2. The method for electric power of claim 1 an adjustable surge load test device of a magnetic relay, the resistor is characterized in that the resistance value of the third resistor (31) is 7500 ohms; the fourth resistor (32) the resistance value of (2) is 1000 ohm; the resistance value of the fifth resistor (33) is 5.6 ohms; the resistance value of the sixth resistor (35) is 22 ohms; the resistance value of the seventh resistor (36) is 0.1 ohm.

3. The adjustable surge load test device for an electromagnetic relay according to claim 1, wherein the main control unit (22) is an FPGA chip; the coil driving circuit (24) is a transistor array, the control input end of the transistor array is connected with the coil driving control I/O port of the main control unit (22), and the output port of the transistor array is connected with the electromagnetic relay coil (W) through the surge load generating unit (3).
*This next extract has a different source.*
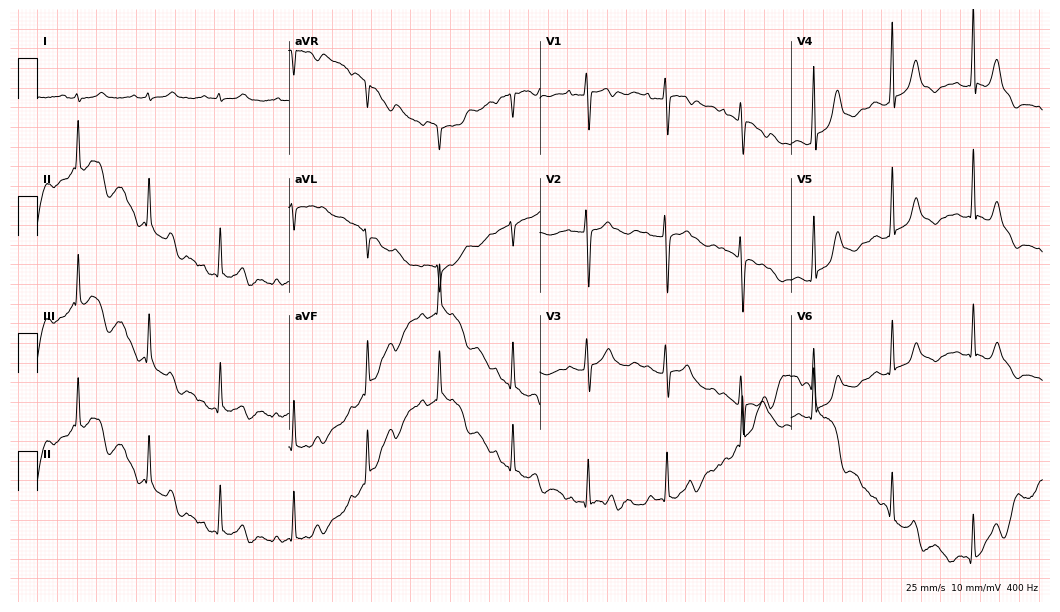
Electrocardiogram (10.2-second recording at 400 Hz), a 27-year-old woman. Overall reading on record: normal ECG.
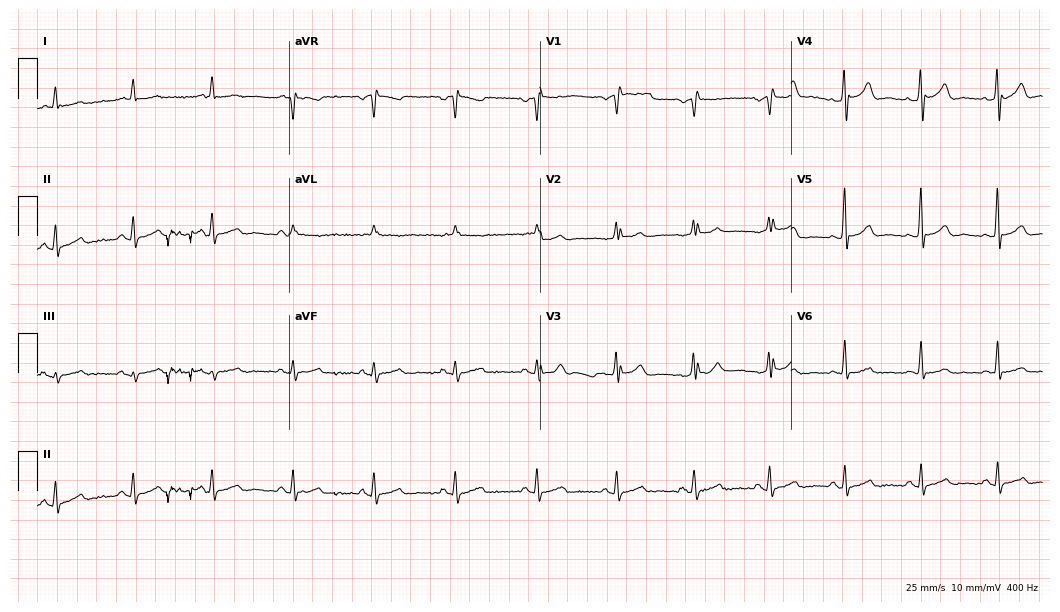
12-lead ECG from a male patient, 64 years old. Recorded interpretation: within normal limits.
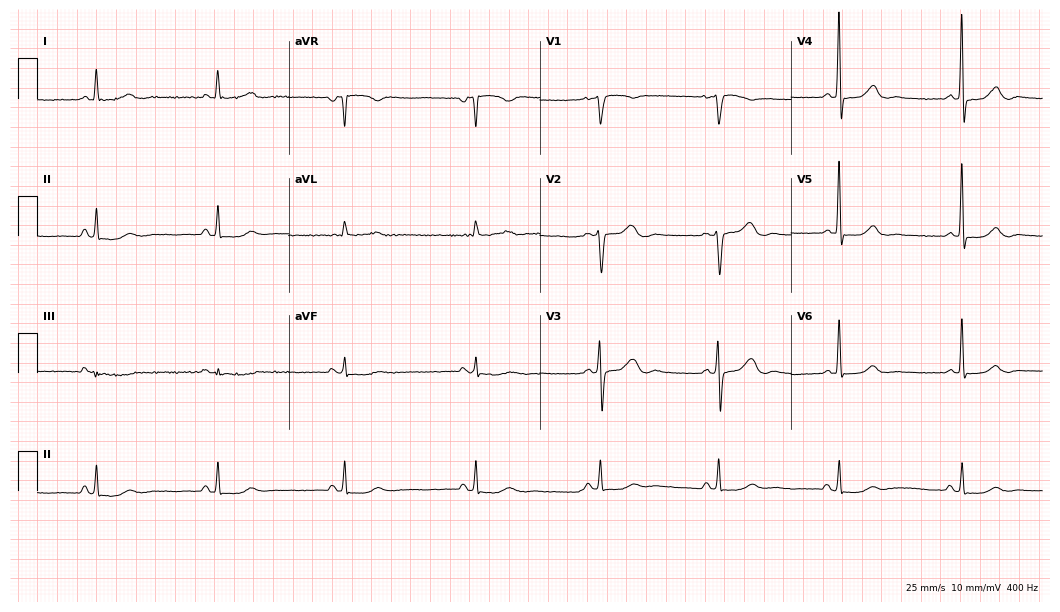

4. The adjustable surge load test apparatus for an electromagnetic relay according to claim 1, wherein the data acquisition circuit (23) further comprises: a voltage dividing circuit, a follower circuit and an A/D conversion chip, wherein,

the E port of the surge load generating unit (3) is connected to the input pin of the A/D conversion chip through the voltage dividing circuit and the follower circuit, and the output pin of the A/D conversion chip is connected with the data acquisition control I/O port of the main control unit (22).

5. The adjustable surge load test device for an electromagnetic relay according to claim 1, wherein the first end of the fourth resistor (32) is connected to the main control unit (22).